La prima topica divide l'Io in tre ambiti, a seconda del
grado di coscienza con cui sono elaborati i pensieri in ciascuno di essi: si ha
dunque il Conscio, quindi la sfera preconscia, in cui esistono ricordi che sono
momentaneamente inconsci ma che con un adeguato lavoro possono emergere e farsi
consci, e l'Inconscio vero e proprio, in cui si trovano come "affastellati" gli
episodi della vita del soggetto che hanno subito un processo di rimozione per
il proprio carattere sconvolgente. Generalmente, il preconscio è costituito da
manifestazioni simboliche del materiale inconscio, che così riesce a
riemergere, ma in modo non eccessivamente perturbante per l'equilibrio psichico
del soggetto. Dal 1920 in
poi, e quindi proprio nel periodo di cui ci stiamo occupando, Freud elabora la
seconda topica, in cui vengono individuate tre istanze psichiche, ognuna delle
quali con proprie specifiche caratteristiche: l'Es, la forza pulsionale che
risponde unicamente al principio di piacere; il SuperEgo, che consiste di tutte
le imposizioni morali derivanti dal mondo esterno, e l'Ego, entità chiamata a
mediare tra queste due posizioni contrapposte. Proprio dall'attività mediativa
dell'Ego e dai suoi insuccessi possono nascere i sintomi nevrotici e gli
scompensi della personalità.
Un altro aspetto sconvolgente per i contemporanei di Freud fu
la teorizzazione della sessualità infantile. Il passaggio, infatti, del bambino
da individuo assolutamente puro e slegato da qualsiasi pulsione sessuale ad
"essere perverso polimorfo" fu scioccante per gran parte dell'opinione pubblica
del tempo, ed attirò al medico austriaco non poche critiche. Forse l'aspetto
più conosciuto di questa teoria è il cosiddetto "complesso di Edipo", ovvero un
sentimento d'amore che il bambino prova durante la cosiddetta "fase fallica"

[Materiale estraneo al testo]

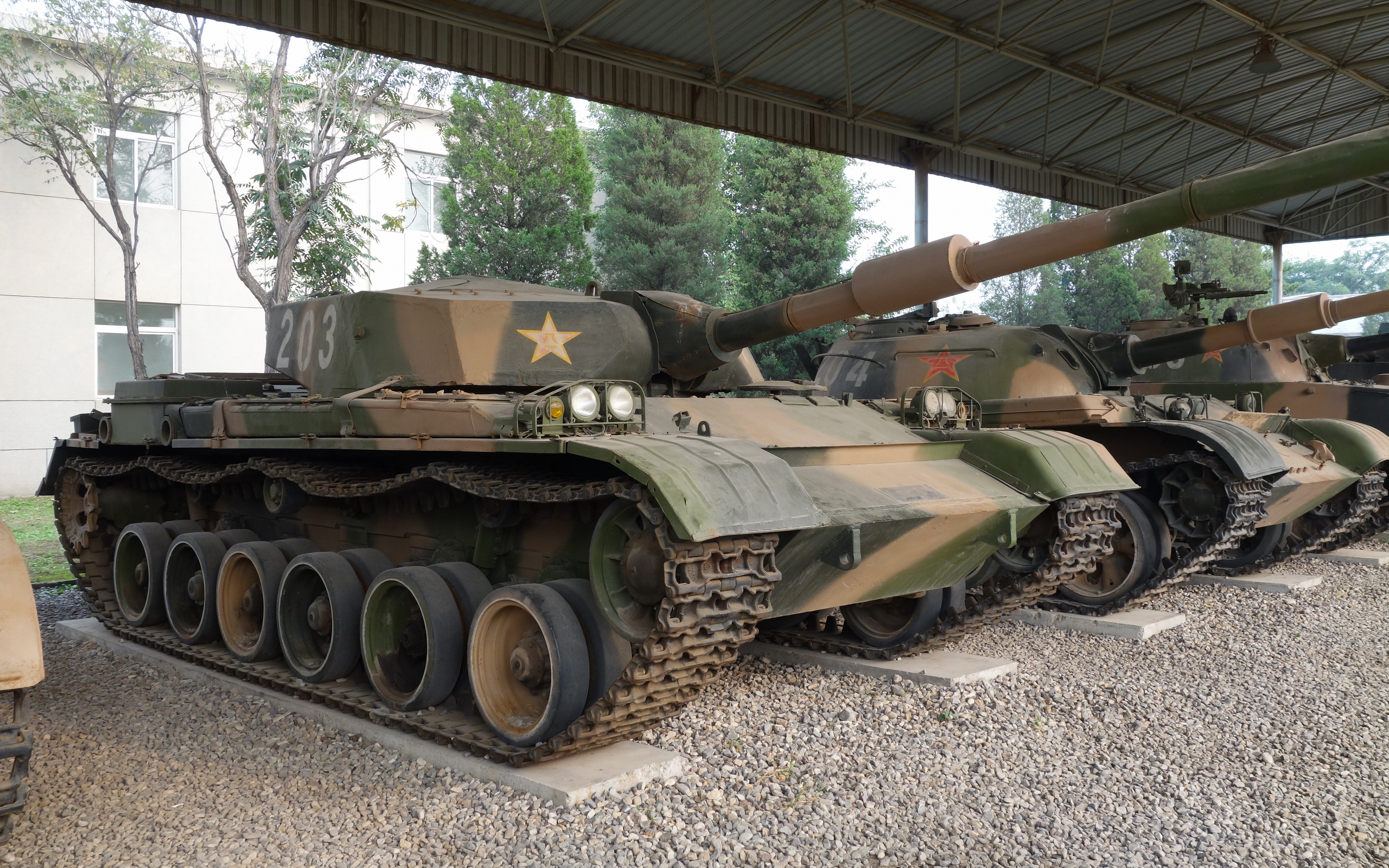 风暴-Ⅰ(即85式) 主战坦克. 未定型生产, 仅有的样车保存在坦克博物馆.

verso la madre, e che lo porta ad odiare il padre ed a cercare un confronto con
esso. È questo il periodo in cui si manifesta il "fantasma di castrazione", in
cui il bambino ha sogni ricorrenti di essere inseguito da una figura maschile
(rappresentante il padre) che brandisce armi allungate, a simboleggiare il
pene. Tendenzialmente, comunque, questa fase della vita del bambino si conclude
con l'accettazione da parte del bambino dell'impossibilità di possedere la
madre, e quindi con il riconoscimento dell'autorità del padre; si verifica quindi
una certa identificazione del bambino proprio nella figura paterna. Freud fece
riferimento per denominare questo complesso all'Edipo della tragedia greca; ma,
come vedremo nel capitolo seguente, non tutti i filologi sono stati d'accordo
con questa denominazione.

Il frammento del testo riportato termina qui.